I'm very much a layman but this is the way I see it (apologies if this is wrong, but I'm sure someone will correct me): -
You can't get which way info simply by looking at the p-photon. You can only get which path information by comparing the polarization of the p-photon with the polarization of the s-photon.
e.g.
if p-photon is vertical and s-photon is rotated left then s-photon went through slit 1
if p-photon is vertical and s-photon is rotated right then s-photon went through slit 2
if p-photon is horizontal and s-photon is rotated right then s-photon went through slit 1
if p-photon is horizontal and s-photon is rotated left then s-photon went through slit 2

So, without QWPs in place I would expect there to be an interference pattern, as we don't have which way information.
 
  • #12
Joncon said:
You can't get which way info simply by looking at the p-photon.
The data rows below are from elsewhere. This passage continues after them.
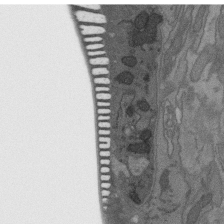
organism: C. elegans
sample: AFD neurons C. elegans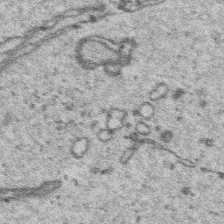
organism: Platynereis dumerilii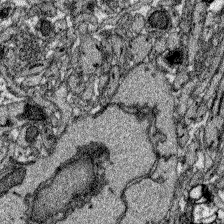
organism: Zebrafish
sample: Larval olfactory bulb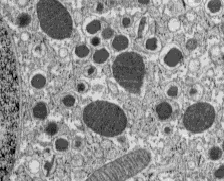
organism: C57BL Mouse
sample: Pancreatic islet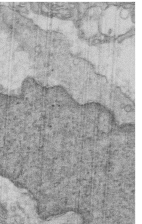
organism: Mouse
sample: Multiciliated cells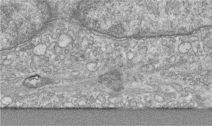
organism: Human
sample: Centriole in RPE cells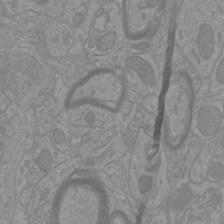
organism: Mouse
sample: Cortical neurons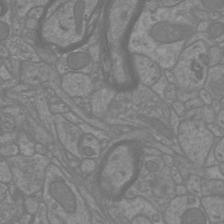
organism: Mouse
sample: Cortical neurons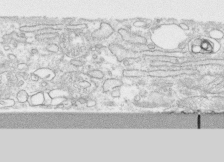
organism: Human
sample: CRL-1474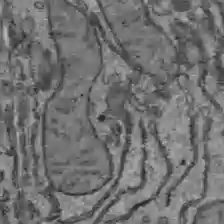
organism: C57BL Mouse
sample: Liver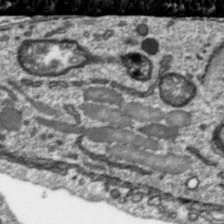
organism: Toxoplasma gondii
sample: Parasites in a vacuole inside a host cell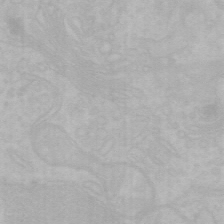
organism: Mouse
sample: Choroid plexus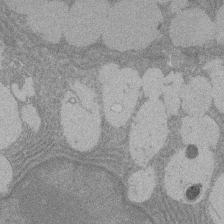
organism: Rat
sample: Salivary granule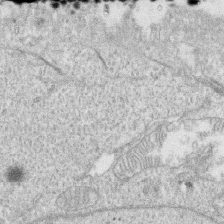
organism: Human
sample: HeLa cell HIV synapse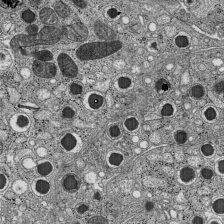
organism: C57BL Mouse
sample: Pancreatic islet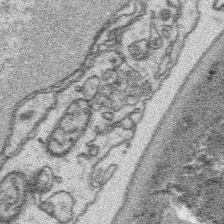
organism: Platynereis dumerilii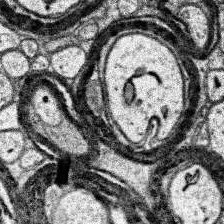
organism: Human
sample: Temporal Lobe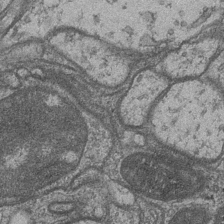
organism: Drosophila
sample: Optic medulla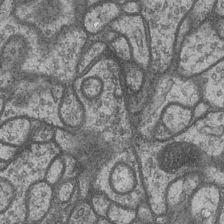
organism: Drosophila
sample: Optic medulla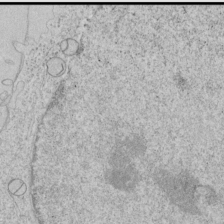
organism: Human
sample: Mitochondria in HCT116 cells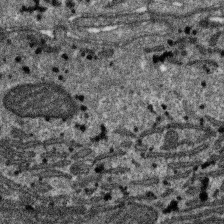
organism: Human
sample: Lung epithelial cells infected with SARS-CoV-2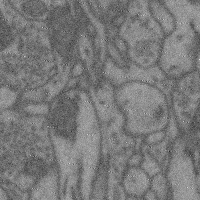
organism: Mouse
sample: Cerebral cortex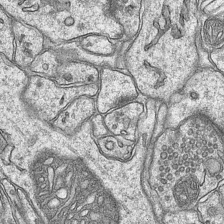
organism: Mouse
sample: CA1 Hippocampus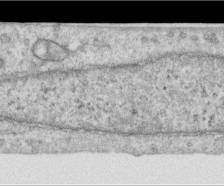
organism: Human
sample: Centriole in RPE cells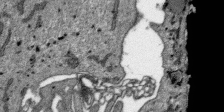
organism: Human
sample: Lung epithelial cells, uninfected (mock) control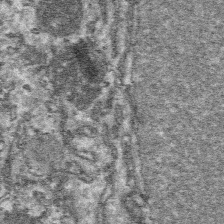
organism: Platynereis dumerilii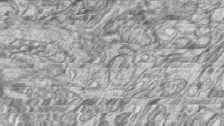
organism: Zebrafish
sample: synaptic ribbons in rod cells and cone cells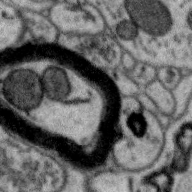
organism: Zebra finch
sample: Brain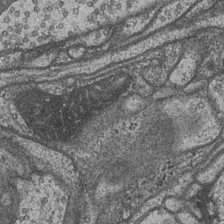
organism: Drosophila
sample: Optic medulla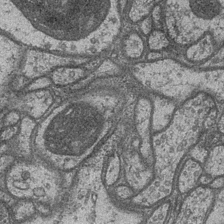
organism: Drosophila
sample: Optic medulla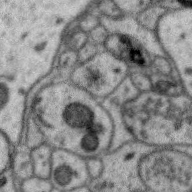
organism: Zebra finch
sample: Brain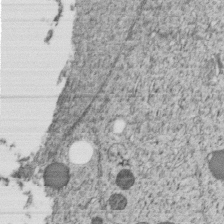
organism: C. elegans
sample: C. elegans embryo early stage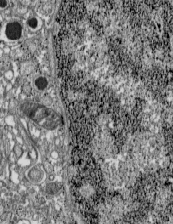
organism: C57BL Mouse
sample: Pancreatic islet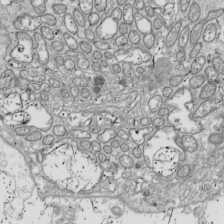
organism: Drosophila
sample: Cell division; meiosis; drosophila spermatocytes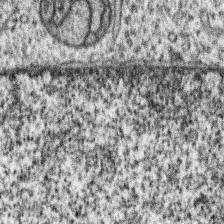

You can only get which path information by comparing the polarization of the p-photon with the polarization of the s-photon.
e.g.
if p-photon is vertical and s-photon is rotated left then s-photon went through slit 1
if p-photon is vertical and s-photon is rotated right then s-photon went through slit 2
if p-photon is horizontal and s-photon is rotated right then s-photon went through slit 1
if p-photon is horizontal and s-photon is rotated left then s-photon went through slit 2

So, without QWPs in place I would expect there to be an interference pattern, as we don't have which way information.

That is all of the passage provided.